**Task statement:**
Please copy out the full listing that follows exactly; no picture belongs in the copy.

**Information provided:**
=== Section Start ===
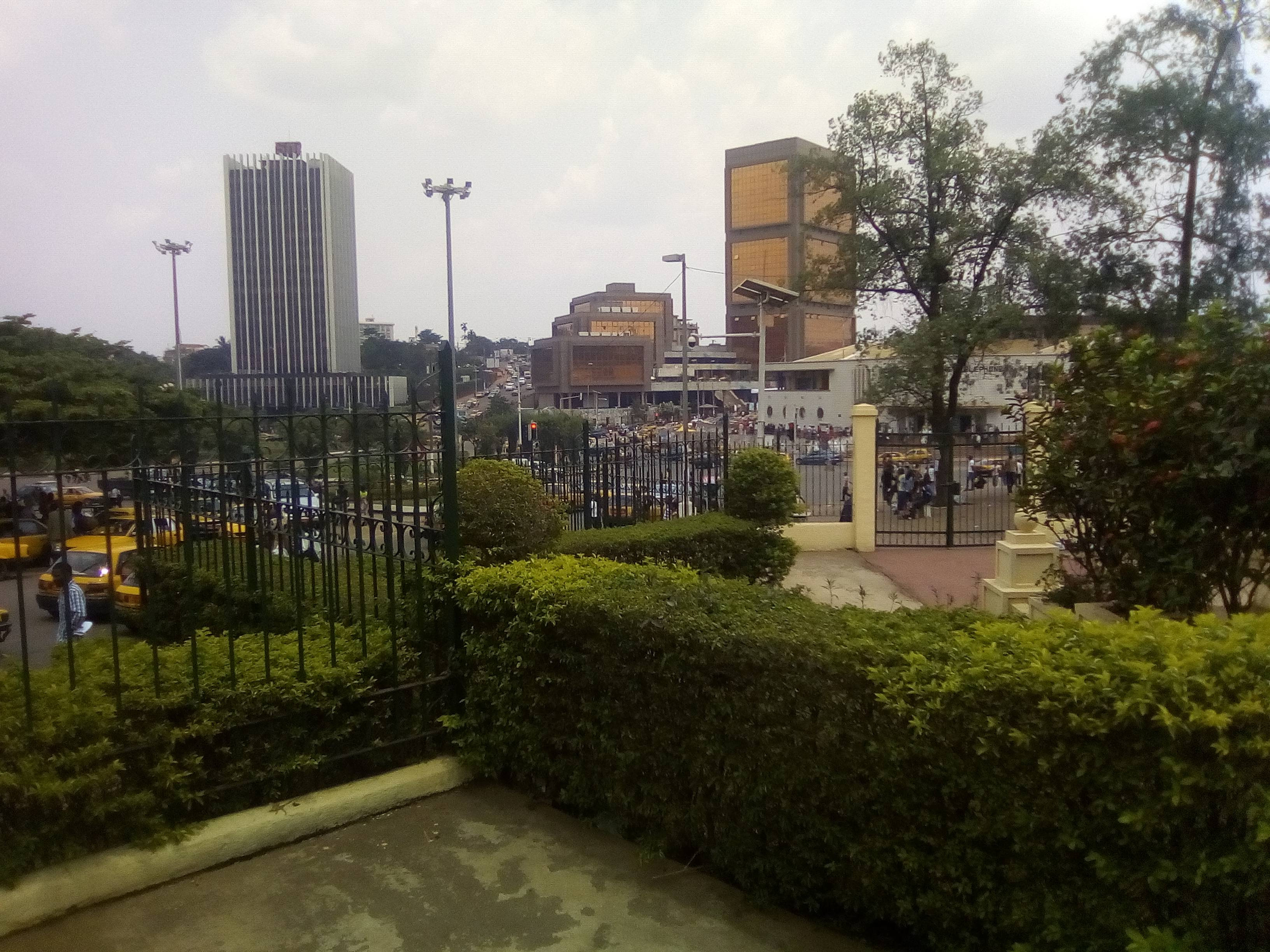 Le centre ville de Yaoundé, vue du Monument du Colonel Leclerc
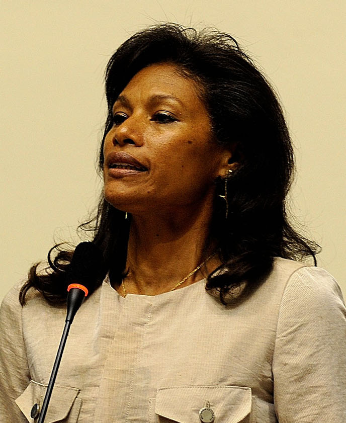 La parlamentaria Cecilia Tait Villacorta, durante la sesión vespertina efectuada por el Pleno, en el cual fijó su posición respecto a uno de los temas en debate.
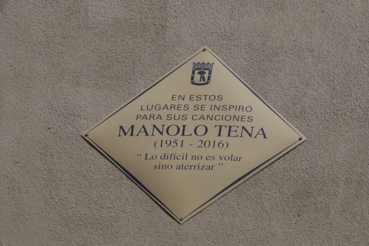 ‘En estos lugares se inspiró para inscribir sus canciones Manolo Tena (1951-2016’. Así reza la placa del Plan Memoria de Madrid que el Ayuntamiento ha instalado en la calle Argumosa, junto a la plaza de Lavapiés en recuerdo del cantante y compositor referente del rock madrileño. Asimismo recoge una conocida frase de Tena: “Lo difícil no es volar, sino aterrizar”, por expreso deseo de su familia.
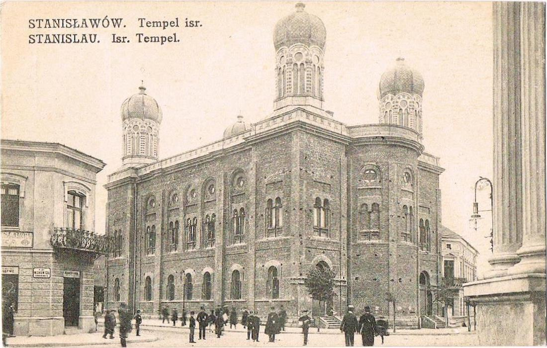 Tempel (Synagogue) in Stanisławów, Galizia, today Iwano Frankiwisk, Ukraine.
=== Section End ===
**Answer box:**
 Le centre ville de Yaoundé, vue du Monument du Colonel Leclerc
 La parlamentaria Cecilia Tait Villacorta, durante la sesión vespertina efectuada por el Pleno, en el cual fijó su posición respecto a uno de los temas en debate.
 ‘En estos lugares se inspiró para inscribir sus canciones Manolo Tena (1951-2016’. Así reza la placa del Plan Memoria de Madrid que el Ayuntamiento ha instalado en la calle Argumosa, junto a la plaza de Lavapiés en recuerdo del cantante y compositor referente del rock madrileño. Asimismo recoge una conocida frase de Tena: “Lo difícil no es volar, sino aterrizar”, por expreso deseo de su familia.
 Tempel (Synagogue) in Stanisławów, Galizia, today Iwano Frankiwisk, Ukraine.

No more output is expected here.